I have the following code:
beta <- c(1, 2, 3)
X1 <- matrix(c(1, 1, 1, 1,
0, 1, 0, 1,
0, 0, 1, 1),
nrow = 4,
ncol = 3)
Z1 <- matrix(c(1, 1, 1, 1,
0, 1, 0, 1),
nrow = 4,
ncol = 2)
Z2 <- matrix(c(1, 1, 1, 1,
0, 1, 0, 1),
nrow = 4,
ncol = 2)
library(MASS)
S1 <- mvrnorm(70, mu = c(0,0), Sigma = matrix(c(10, 3, 3, 2), ncol = 2))
S2 <- mvrnorm(40, mu = c(0,0), Sigma = matrix(c(10, 4, 4, 2), ncol = 2))
z <- list()
y <- list()
for(j in 1:dim(S1)[1]){
for(i in 1:dim(S2)[1]){
z[[i]] <- X1 %*% beta+Z1 %*% S1[j,]+Z2 %*% S2[i,]+matrix(rnorm(4, mean = 0 , sd = 0.27), nrow = 4)
Z <- unname(do.call(rbind, z))
}
y[[j]] <- Z
Y <- unname(do.call(rbind, y))
}
X1 is a 4x3, Z1 and Z2 are 4x2 matrices. So everytime X1 %*% beta+X2 %*% S1[j,]+X2 %*% S2[i,]+matrix(rnorm(4, mean = 0 , sd = sigma), nrow = 4) is called it outputs a 4x1 matrix. So far I store all these values in the inner and outer loop in two lists and then call rbind() to transform them into a matrix. Is there a way to directly store them in matrices?
You can avoid using lists if you rely on the apply functions and on vector recycling. I broke down your equation into its parts. (I hope I interpreted it accurately!)
Mb <- as.vector(X1 %*% beta)
M1 <- apply(S1,1,function(x) Z1 %*% x )
M2 <- apply(S2,1,function(x) Z2 %*% x ) + Mb
Mout <- apply(M1,2,function(x) M2 + as.vector(x))

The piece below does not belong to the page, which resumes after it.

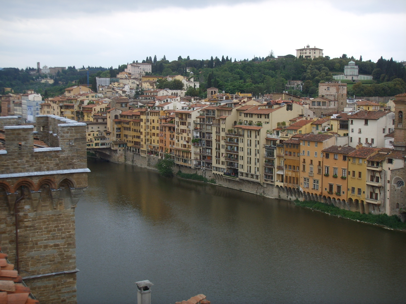 Torre dei gianfigliazzi, veduta, borgo san jacopo, forte belvedere e kaffeehaus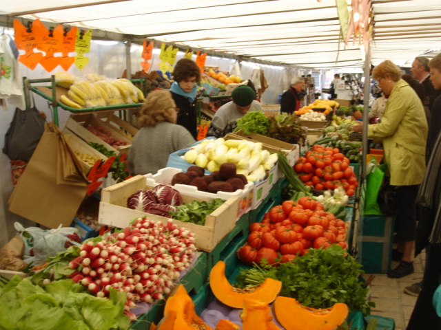 Arcades Marché-Neuf, Saint-Germain.

as.vector(Mout) + rnorm(length(Mout), mean = 0 , sd = 0.27)
because the random numbers are added after the matrix multiplication (ie are not involved in any calculation), you can just put them in on the end.
Also note that you can't add a smaller matrix to a larger one, but if you make it a vector first then R will recycle it as necessary. So when Mb (a vector of length 4) is added to a matrix with 4 rows and n columns, it is recycled n times.